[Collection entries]
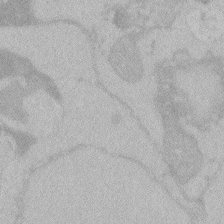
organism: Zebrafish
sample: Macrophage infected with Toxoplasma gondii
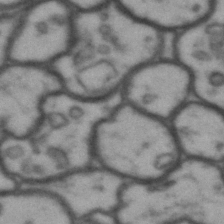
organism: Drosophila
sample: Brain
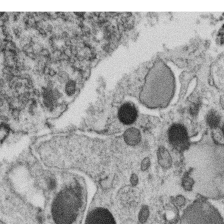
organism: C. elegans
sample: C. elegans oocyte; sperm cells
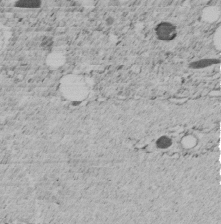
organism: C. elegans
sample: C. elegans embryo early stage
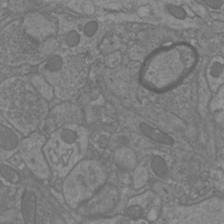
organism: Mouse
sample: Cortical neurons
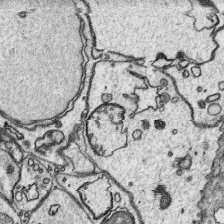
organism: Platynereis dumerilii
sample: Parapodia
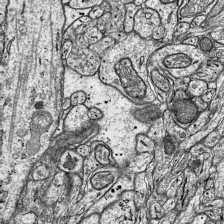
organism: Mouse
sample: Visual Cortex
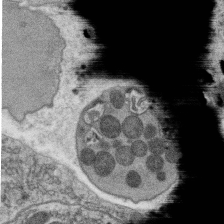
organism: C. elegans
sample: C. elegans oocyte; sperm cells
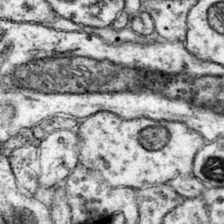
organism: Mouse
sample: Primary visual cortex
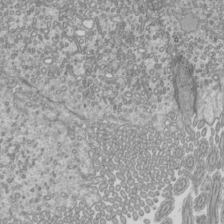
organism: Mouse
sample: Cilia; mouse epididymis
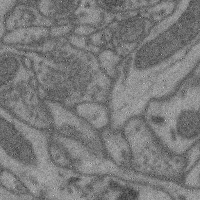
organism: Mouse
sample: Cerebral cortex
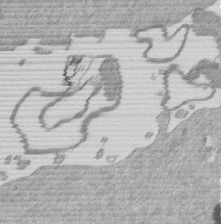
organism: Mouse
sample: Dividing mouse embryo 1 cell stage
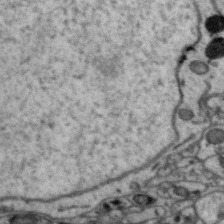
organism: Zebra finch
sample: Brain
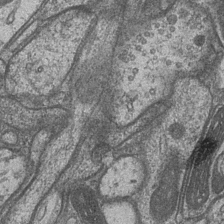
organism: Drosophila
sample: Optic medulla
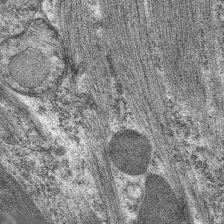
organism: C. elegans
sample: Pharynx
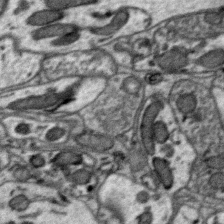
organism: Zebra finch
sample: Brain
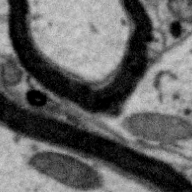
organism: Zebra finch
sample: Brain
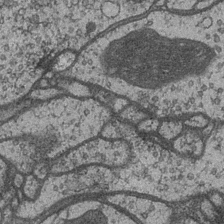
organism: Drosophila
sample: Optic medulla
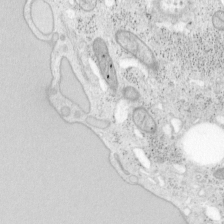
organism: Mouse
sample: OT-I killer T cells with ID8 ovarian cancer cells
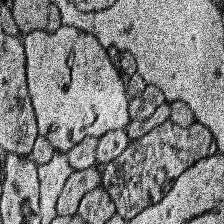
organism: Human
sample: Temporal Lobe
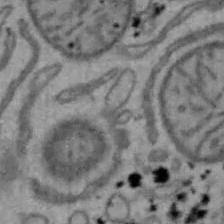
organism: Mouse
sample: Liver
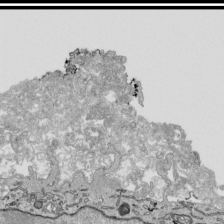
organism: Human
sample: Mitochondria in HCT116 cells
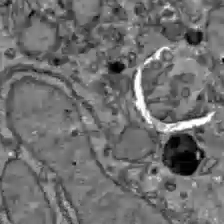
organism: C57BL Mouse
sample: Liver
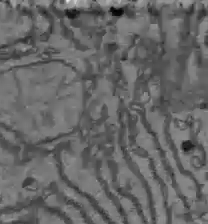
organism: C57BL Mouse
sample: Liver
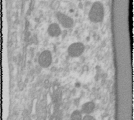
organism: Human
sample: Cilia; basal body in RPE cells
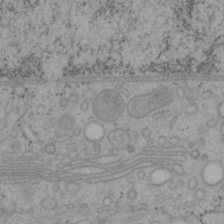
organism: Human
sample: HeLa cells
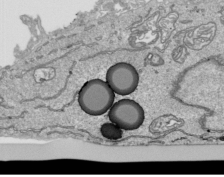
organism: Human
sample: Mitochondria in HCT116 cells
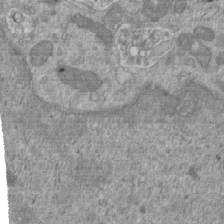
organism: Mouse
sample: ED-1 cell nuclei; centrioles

- _Exercise objective_:
All entries, top to bottom, should be retyped exactly; the pictures should not be.

- _Output_:
organism: Zebrafish
sample: Macrophage infected with Toxoplasma gondii
organism: Drosophila
sample: Brain
organism: C. elegans
sample: C. elegans oocyte; sperm cells
organism: C. elegans
sample: C. elegans embryo early stage
organism: Mouse
sample: Cortical neurons
organism: Platynereis dumerilii
sample: Parapodia
organism: Mouse
sample: Visual Cortex
organism: C. elegans
sample: C. elegans oocyte; sperm cells
organism: Mouse
sample: Primary visual cortex
organism: Mouse
sample: Cilia; mouse epididymis
organism: Mouse
sample: Cerebral cortex
organism: Mouse
sample: Dividing mouse embryo 1 cell stage
organism: Zebra finch
sample: Brain
organism: Drosophila
sample: Optic medulla
organism: C. elegans
sample: Pharynx
organism: Zebra finch
sample: Brain
organism: Zebra finch
sample: Brain
organism: Drosophila
sample: Optic medulla
organism: Mouse
sample: OT-I killer T cells with ID8 ovarian cancer cells
organism: Human
sample: Temporal Lobe
organism: Mouse
sample: Liver
organism: Human
sample: Mitochondria in HCT116 cells
organism: C57BL Mouse
sample: Liver
organism: C57BL Mouse
sample: Liver
organism: Human
sample: Cilia; basal body in RPE cells
organism: Human
sample: HeLa cells
organism: Human
sample: Mitochondria in HCT116 cells
organism: Mouse
sample: ED-1 cell nuclei; centrioles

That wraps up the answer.